- **Material supplied**
--- --- ---
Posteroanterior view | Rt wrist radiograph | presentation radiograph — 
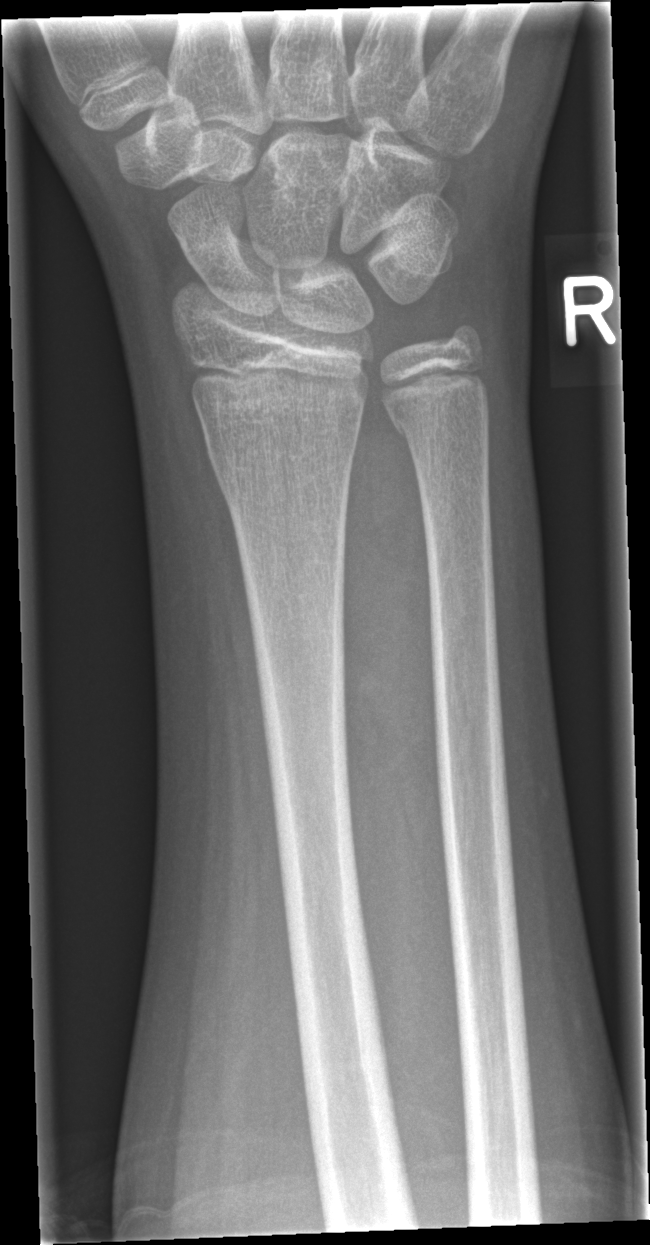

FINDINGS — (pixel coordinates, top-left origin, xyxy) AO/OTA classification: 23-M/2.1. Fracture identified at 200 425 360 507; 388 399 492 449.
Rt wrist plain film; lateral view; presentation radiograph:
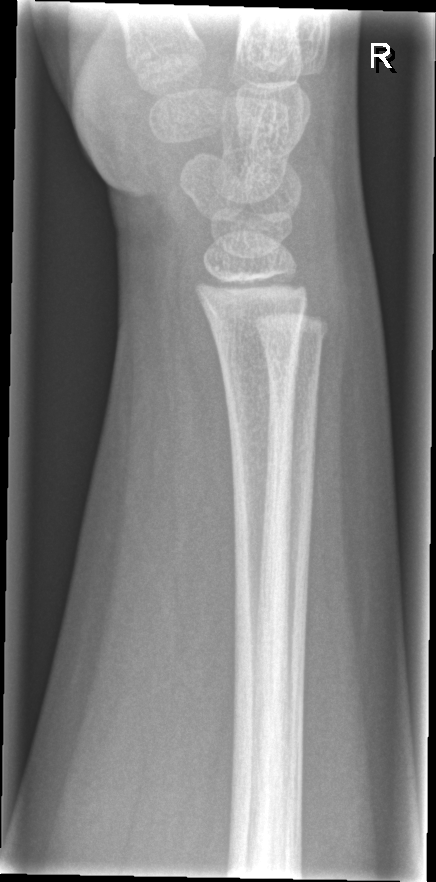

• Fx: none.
--- --- ---
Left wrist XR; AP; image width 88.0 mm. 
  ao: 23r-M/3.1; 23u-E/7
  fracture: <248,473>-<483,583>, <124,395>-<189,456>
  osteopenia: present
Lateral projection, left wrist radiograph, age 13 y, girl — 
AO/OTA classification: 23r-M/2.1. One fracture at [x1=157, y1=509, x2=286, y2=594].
--- --- ---
Would you restate, exactly and with no pictures, the lines of the entries above from the one containing "Posteroanterior view |" through the one containing "Rt wrist plain"?

- **Your response**
Posteroanterior view | Rt wrist radiograph | presentation radiograph — 

FINDINGS — (pixel coordinates, top-left origin, xyxy) AO/OTA classification: 23-M/2.1. Fracture identified at 200 425 360 507; 388 399 492 449.
Rt wrist plain film; lateral view; presentation radiograph:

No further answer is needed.